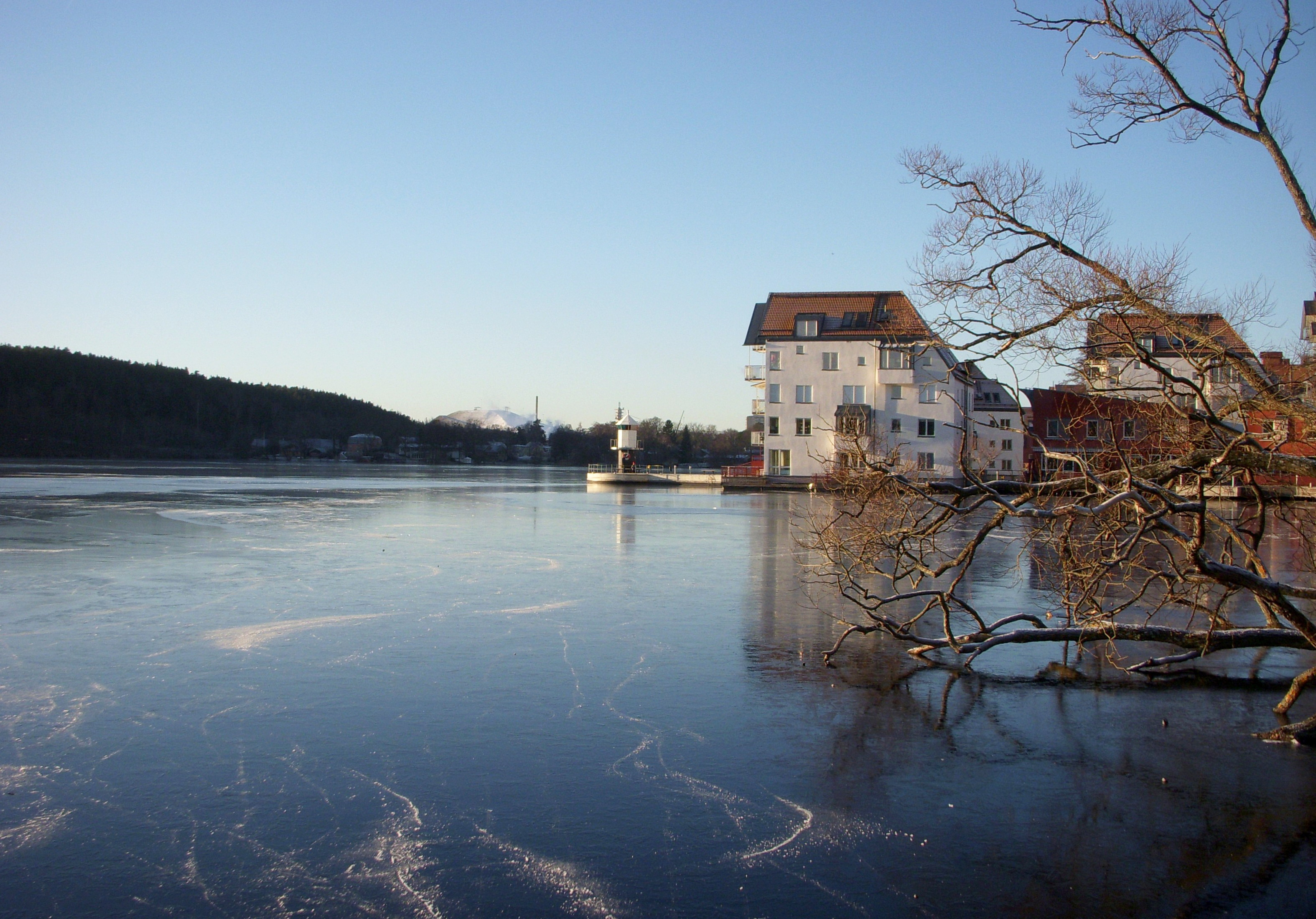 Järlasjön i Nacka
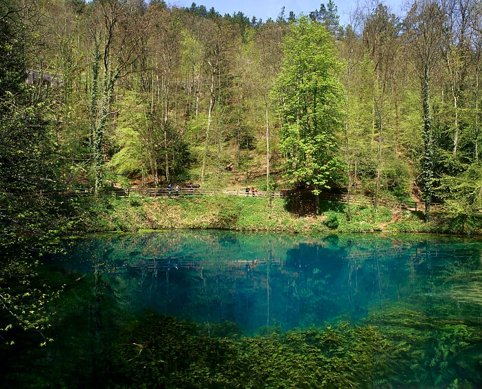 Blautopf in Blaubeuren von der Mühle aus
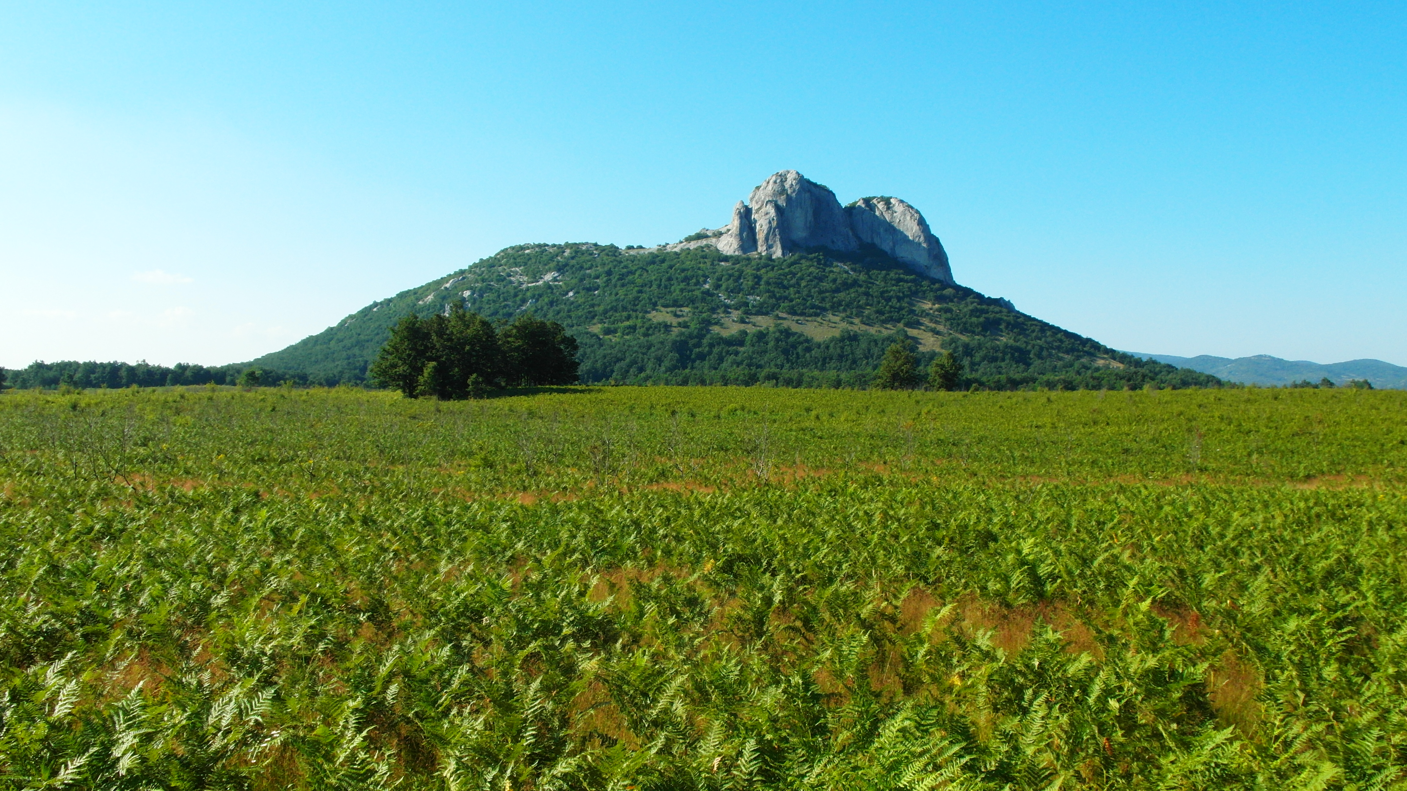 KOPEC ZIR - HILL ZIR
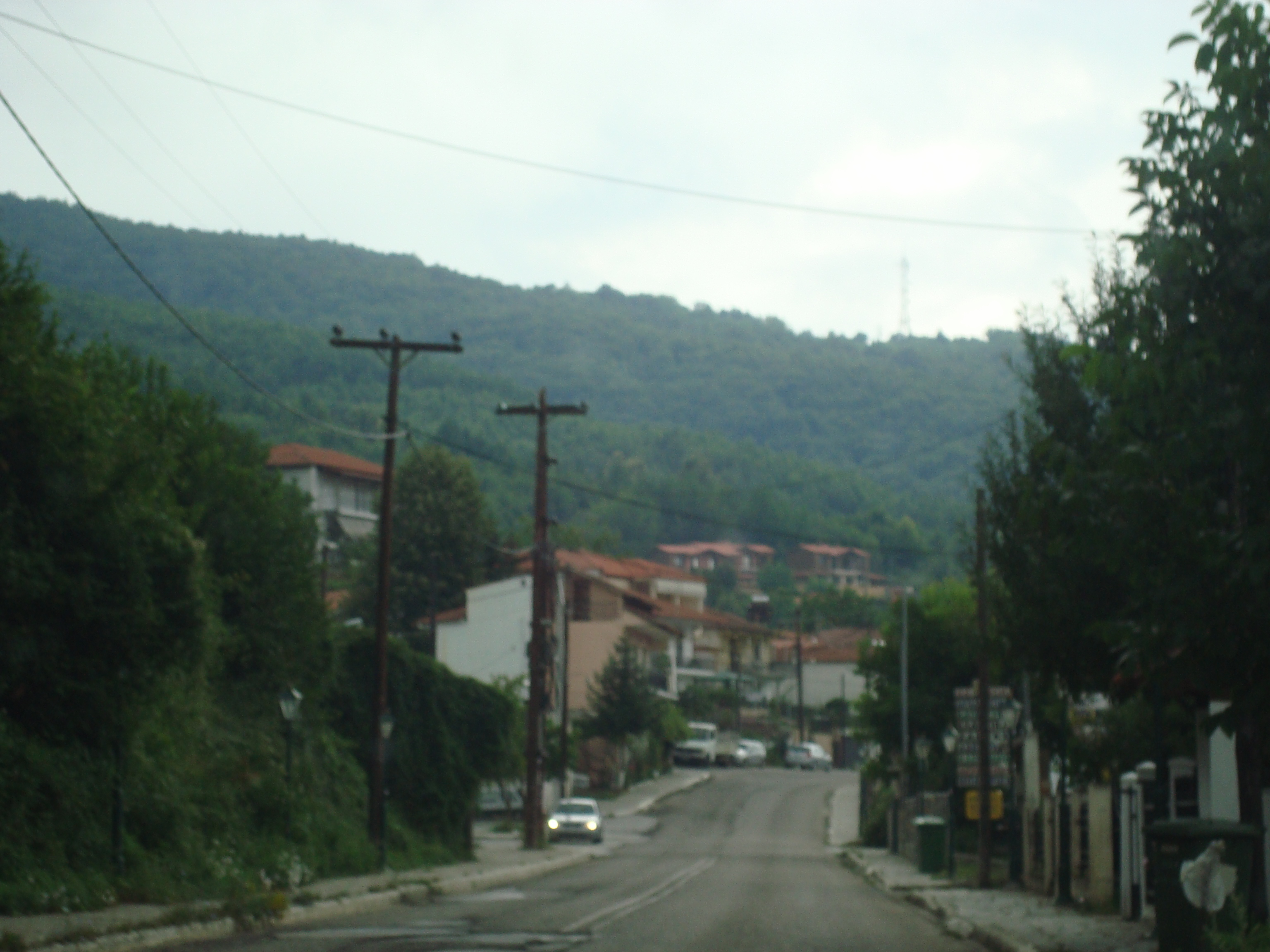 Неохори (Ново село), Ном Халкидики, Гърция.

==*==

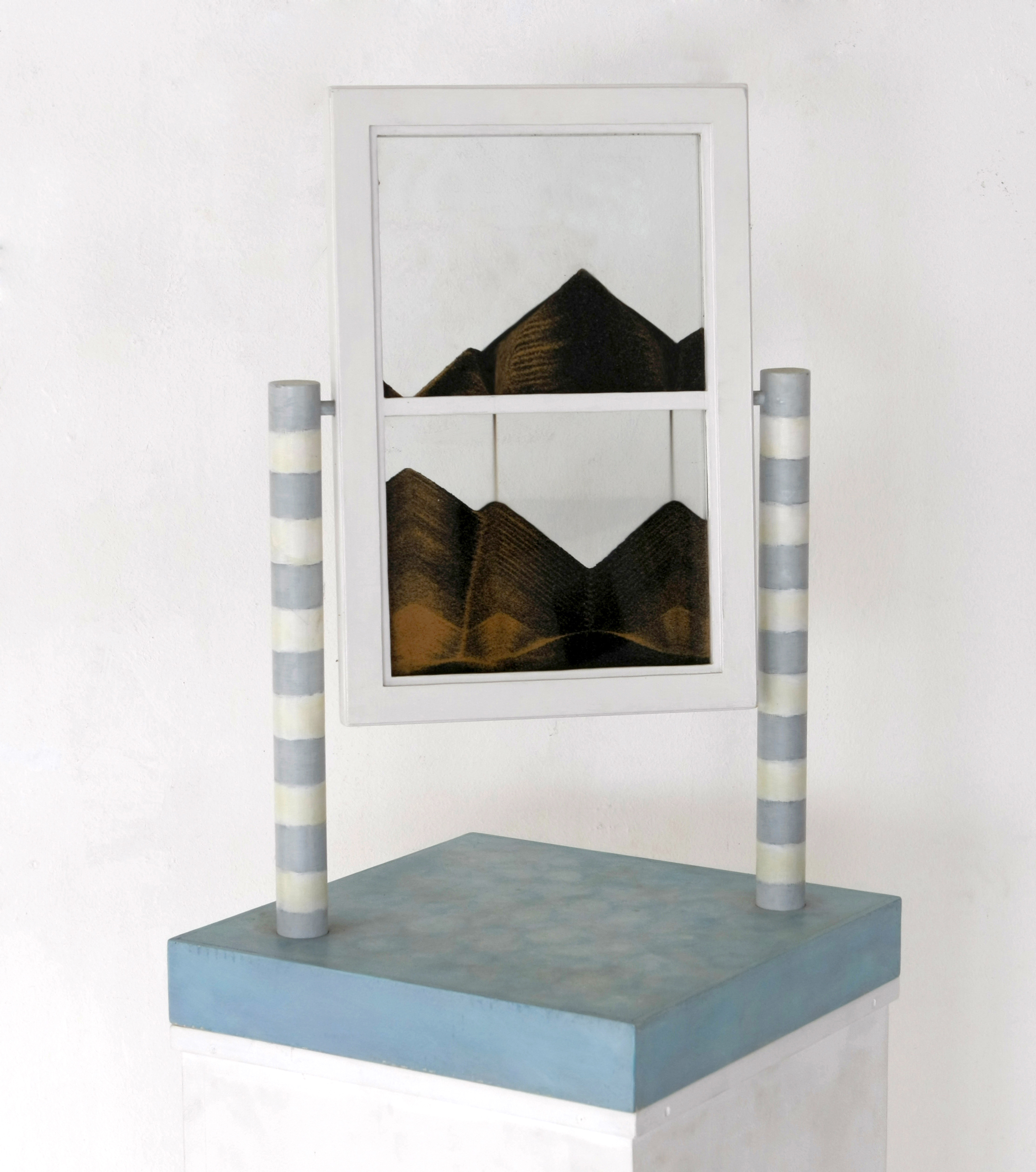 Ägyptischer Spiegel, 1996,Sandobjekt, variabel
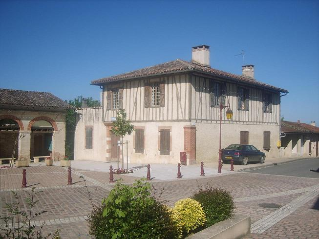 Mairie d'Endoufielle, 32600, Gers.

==*==

### PROBLEM TO WORK ON
Find where the line with "Järlasjön i Nacka" sits in the material above and where the line with "Неохори (Ново село), Ном Халкидики, Гърция." sits. Set down exactly the lines from the first to the second, both included and nothing else, without pictures.

### WRITTEN ANSWER
 Järlasjön i Nacka
 Blautopf in Blaubeuren von der Mühle aus
 KOPEC ZIR - HILL ZIR
 Неохори (Ново село), Ном Халкидики, Гърция.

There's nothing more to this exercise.